The team will introduce two necessary changes to NeRF so that they can be effectively incorporated into this sparse voxel representation.

They designed a “deferred” NeRF architecture. The original NeRF architecture uses MLP, which runs once per 3D sample, to represent view-dependent effects. However, the modified architectures instead represent them in MLPs that run only once per pixel. They normalize the NeRF’s predicted opacity field during training to promote sparsity. The rendering time and storage required for volume representation largely depends on the sparseness of the opacity in the provided scene. Therefore, regularization penalizes the predicted density and makes the NeRF opacity field more sparse, improving both the resulting SNeRG storage cost and rendering time.

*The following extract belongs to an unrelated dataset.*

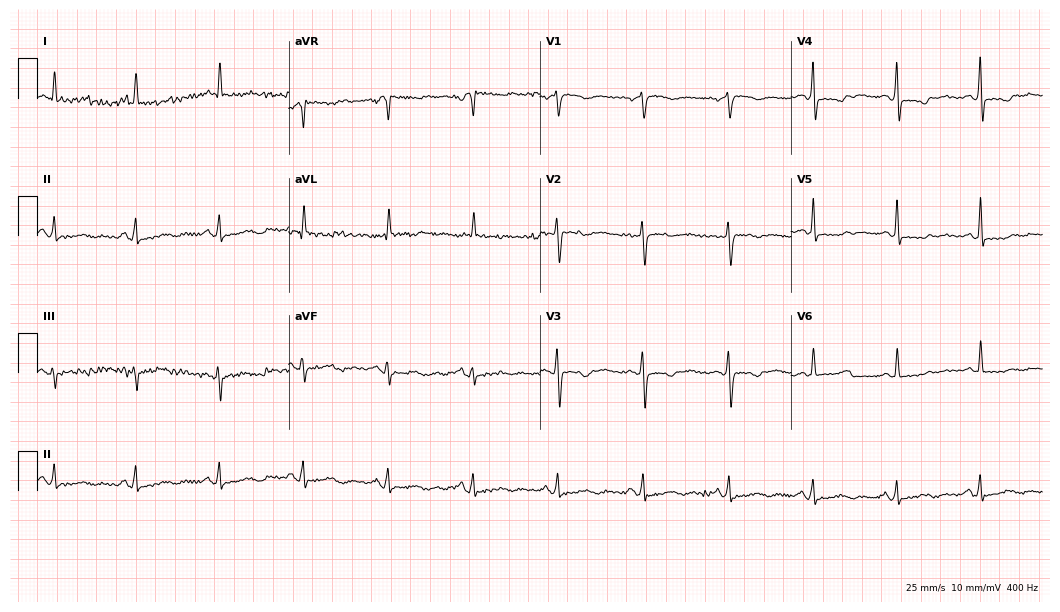
Resting 12-lead electrocardiogram. Patient: a 67-year-old woman. None of these six findings is recorded: first-degree AV block, right bundle branch block (RBBB), left bundle branch block (LBBB), sinus bradycardia, atrial fibrillation (AF), sinus tachycardia. Only these six findings were labelled.

The team demonstrated the ability of the proposed method to speed up NeRF rendering, allowing frames to be rendered in real time while maintaining NeRF’s ability to represent fine geometric details and compelling view-dependent effects. I will. In addition, this representation is compact and requires an average of less than 90MB to represent the scene.

Figure 1: Comparison of NeRF and SNeRG ray marching procedures. Source: https: //arxiv.org/pdf/2103.14645.pdf

Researchers have compared the proposed approach with the latest techniques for accelerating NeRF, taking into account three criteria: render time performance, storage cost, and render quality. Upon evaluation, they found the following:

MLP had a slight impact on runtime performance when removing view dependencies. Extracting sparsity loss increased memory usage. Changed the proposed “delayed” rendering to NeRF with a very long render time.

The team states that the rendered quality of the proposed SNeRG model was found to compete with the neural model after tweaking. Storage ablation studies have verified that the compressed SNeRG representation is small enough to load quickly into a web page or view on a laptop GPU at 30 frames per second or more.

Figure 2: Loss of sparsity and visualization of visibility culling. Source: https: //arxiv.org/pdf/2103.14645.pdf Figure 3: View-dependent appearance Network fine-tuning (FT) impact Source: https: //arxiv.org/pdf/2103.14645.pdf

The team hopes that their approach will help them adopt such neural scene representations throughout various vision and graphics applications.